Saturday, December 25, 2010

Personal Information in Amazon MP3 Files

A few days ago I wrote about Amazon placing personally-identifiable information within MP3 files. Here is an example, from near the beginning of an MP3 downloaded recently.

<?xml version="1.0" encoding="UTF-8"?>
<uits:UITS xmlns:uits="http://www.udirector.net/schemas/2009/uits/1.1" 
           xmlns:xsi="http://www.w3.org/2001/XMLSchema-instance">
  <metadata>
    <nonce>Yvjd12Il</nonce>
    <Distributor>Amazon.com</Distributor>
    <Time>2010-10-24T04:41:17Z</Time>
    <ProductID 
       type="UPC" 
       completed="true">
      10731458698620
    </ProductID>
    <AssetID 
       type="ISRC">GBAAN0200016
    </AssetID>
    <TID version="1">
      plaIo2V1UdVjRvVYo2vBICme1kF4PYav
    </TID>
    <UID version="1"> MY USERID HERE </UID>
    <Media algorithm="SHA256">
      4fda5179408e867619d5321b804fd1d16cb1ffd4f3d3485b48c241f803444897
    </Media>
  </metadata>
  <signature 
     algorithm="DSA2048" 
     canonicalization="none" 
     keyID="9b3a698acfcfea37b486aba46bdfb50c92b8f7fe">MC4CFQCLUjy5GJIaXROMGuef/iTBI3ADngIVAI1ZVWo9+IA6FAVXQ5feBVbi3yH6
  </signature>
</uits:UITS>

I've done a little reformatting, replaced my user I.D. with a placeholder, and modified some hashes and keys, but you can easily get the basic idea. My advice is to be reluctant to share these files, or to strip the XML at the beginning.

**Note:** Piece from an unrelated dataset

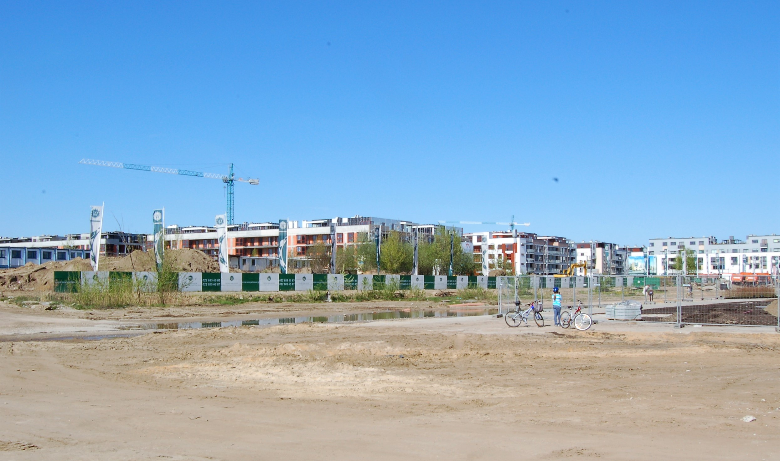 construction site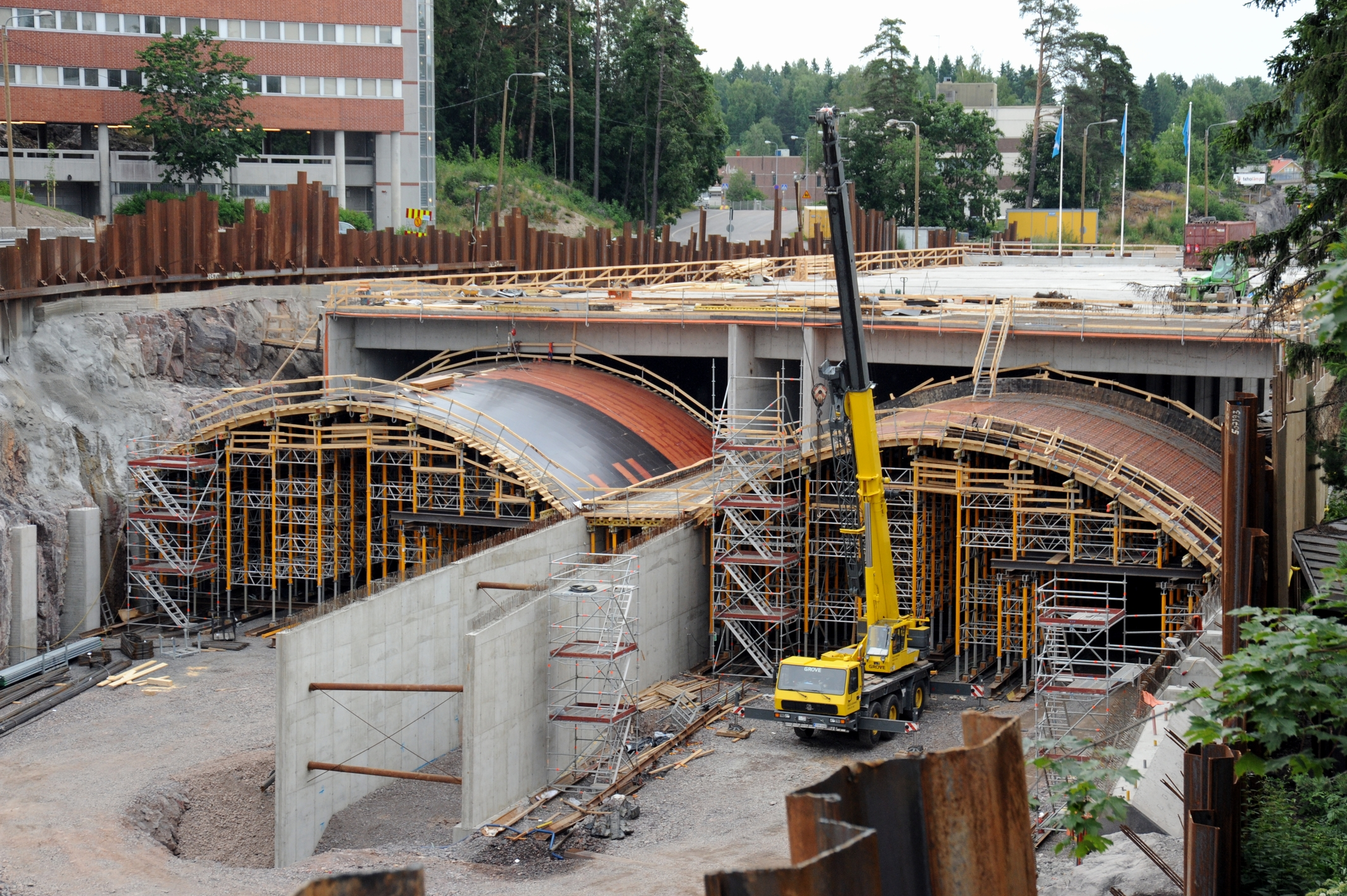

This is a fairly recent change for Amazon. This information is not present in a song I downloaded from Amazon in August.

3 comments:

rone said...

Funny thing is that i'm reluctant to share music even before all this DRM and tracking nonsense appeared. You know, respecting the license and whatnot.

Jeff Martens said...

I agree. However, the entertainment industry's response has been to inflate the damages outrageously while going after the little, using intimidation when it's clear their business model is no longer working as well as before.

Mark said...

The problem arises from someone getting one of your files without your knowledge. Say you take your laptop into a computer repair place and the technician copies all your mp3s (and porn) for personal use.

Then, he shares the files with your personal info in them. Then you are stuck with the legal defense for his actions.

Another scenario might involve a trojan that sends your files to someone that then shares them. The whole point of the trojan might just be malicious mischief.

I'm not sure you could make it stand up in court, but you could probably get many people to fork over money to settle out of court even though they had done nothing wrong. In fact, if you were the RIAA, what would you have to lose if you caused such programs to be created so that you could profit? A trojan like that might actually cost chump change in comparison to what you could net with thousands of people that settle.